Nesta perspectiva, o autor lembra que, na década de 1930, desenvolveu-se o que seria
aceito como a brasilidade, ocorrendo uma “revolução simbólica do Brasil moderno”.
Esse movimento foi impulsionado por dois dos principais pensadores que analisaram a
formação da sociedade brasileira: Gilberto Freyre e Sérgio Buarque.
Gilberto Freyre (1900-1987) foi um escritor brasileiro, formado pelas universidades
Baylor e Columbia, é considerado um dos maiores sociólogos do século XX. Em sua
obra, Freyre transforma a miscigenação da população, vista até então de forma negativa
e naturalizante por não permitir conceber um futuro civilizado do Brasil, em valor
positivo, o que poderia oferecer as bases de uma civilização original nos trópicos.
Assim, Freyre inverte o lugar do mestiço, passado do “tudo de mal” para o “tudo de
bom”. Aí se encontra o símbolo maior da “brasilidade”, com o “jeitinho brasileiro”,
plasticidade e predominância de relações personalistas.
Estas características destacadas por Freyre como positivas da identidade brasileira,
como a emotividade e a cordialidade, são consideradas por Sergio Buarque de Holanda
como prejudiciais ao desenvolvimento nacional.

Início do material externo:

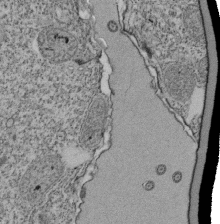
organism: Tetrahymena
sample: Cilia in tetrahymena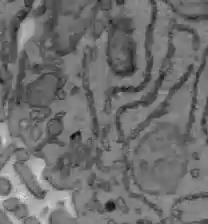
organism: C57BL Mouse
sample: Liver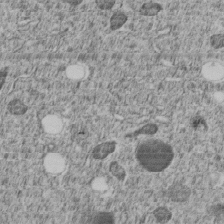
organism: C. elegans
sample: C. elegans embryo early stage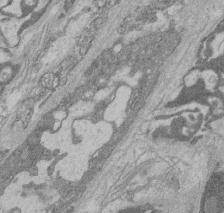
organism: Rat
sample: Salivary granule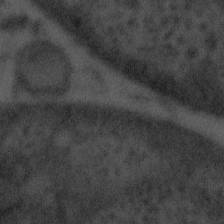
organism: Tuwongella immobilis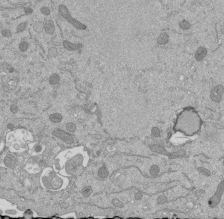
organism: Mouse
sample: ED-1 cell nuclei; centrioles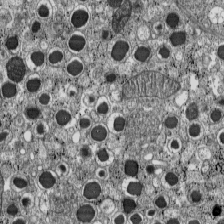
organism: C57BL Mouse
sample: Pancreatic islet

Nesta ótica, o brasileiro teria
dificuldade de diferenciar o interesse público e o privado, utilizando então os recursos
públicos para benefícios privados (o jeitinho brasileiro associado à ideia de levar
vantagem em tudo).
Nesta linha de raciocínio, a comparação do Brasil com os Estados Unidos, devido à sua
condição de potência política e econômica (associada aos valores modernos da
impessoalidade, da eficácia e da racionalidade), leva à mistificação e supervalorização
do povo estadunidense, modelo de honestidade, pontualidade e eficiência, o que
alimenta ideias e discursos conservadores, que ajudam a propagar o complexo de “vira-
lata”. Muitos pensadores brasileiros reforçam estas ideias que colocam os EUA no
pedestal da superioridade em razão de seu mercado eficiente e incorruptível.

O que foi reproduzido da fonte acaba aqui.